How to debug deadlocks or fatal errors
Few weeks back I was working on parallel execution in gem called Dynflow and I ran into a deadlock. As you may know deadlock is an exception of class fatal
. This special exception is not rescuable in fact none of the rescue blocks is evaluated when fatal
is risen. This makes its debugging pretty hard.
Lets have a simple example generating deadlock.
require 'thread'
# cannot join on current main thread, it would wait forever
Thread.current.join
produces
./fatal.rb:3:in `join': deadlock detected (fatal)
from ./fatal.rb:3:in `<top (required)>'
from -e:1:in `load'
from -e:1:in `<main>'
Unfortunately event though rescue blocks are not evaluated ensure blocks are. I am using RubyMine and for some reason standard debugger breakpoint does not work in ensure block on line 6 at following example.
require 'thread'
begin
Thread.current.join
ensure
p $! if $!
end
Produces following output without stopping on line 6.
#<fatal: deadlock detected>
./fatal.rb:4:in `join': deadlock detected (fatal)
from ./fatal.rb:4:in `<top (required)>'
from -e:1:in `load'
from -e:1:in `<main>'
I could not google any solution but there is a nice trick.
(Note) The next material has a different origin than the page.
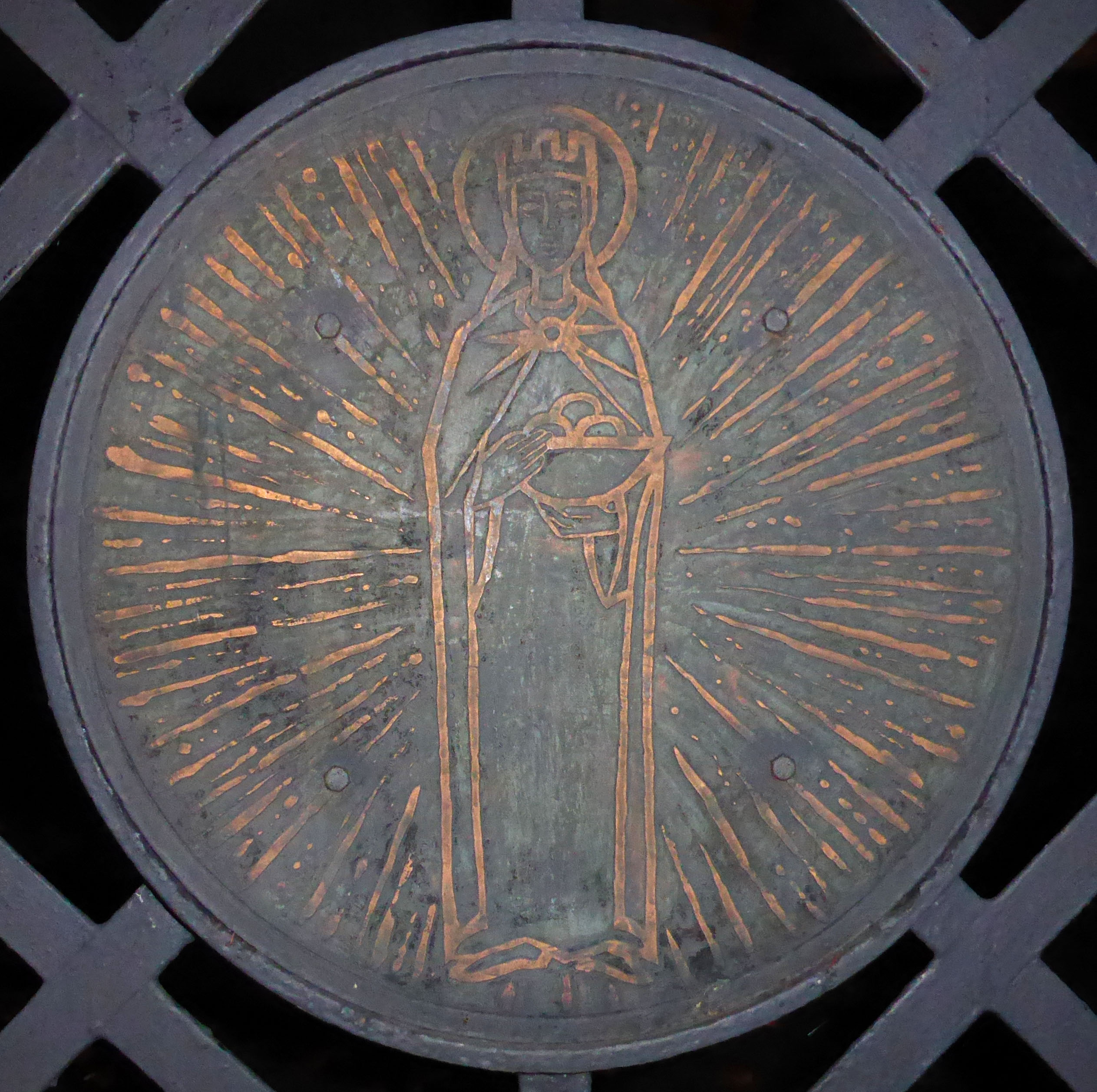 Darstellung der Hl. Elisabeth am Eingangstor der St.-Elisabeth-Kirche in Tangerhütte.

Pry can be used in ensure block.
require 'thread'
begin
Thread.current.join
ensure
binding.pry if $!
end
It will start pry session right after deadlock was risen giving an opportunity to inspect still running Ruby process to find out what is wrong. It's also very useful to combine pry
with gem called pry-stack_explorer to able to inspect current stack like in debugger.
In the end it gave me enough information to find the problem. Hopefully it will save you some time if you run into similar issue.
Note: This examples are in Ruby 1.9.3. In Ruby 2.0.0 Thread.current.join
raises nice ThreadError
which is subclass of StandardError
which can be debugged/inspected using usual means. Nevertheless similar deadlock like problem can rise in different situations in Ruby 2.0.0 too.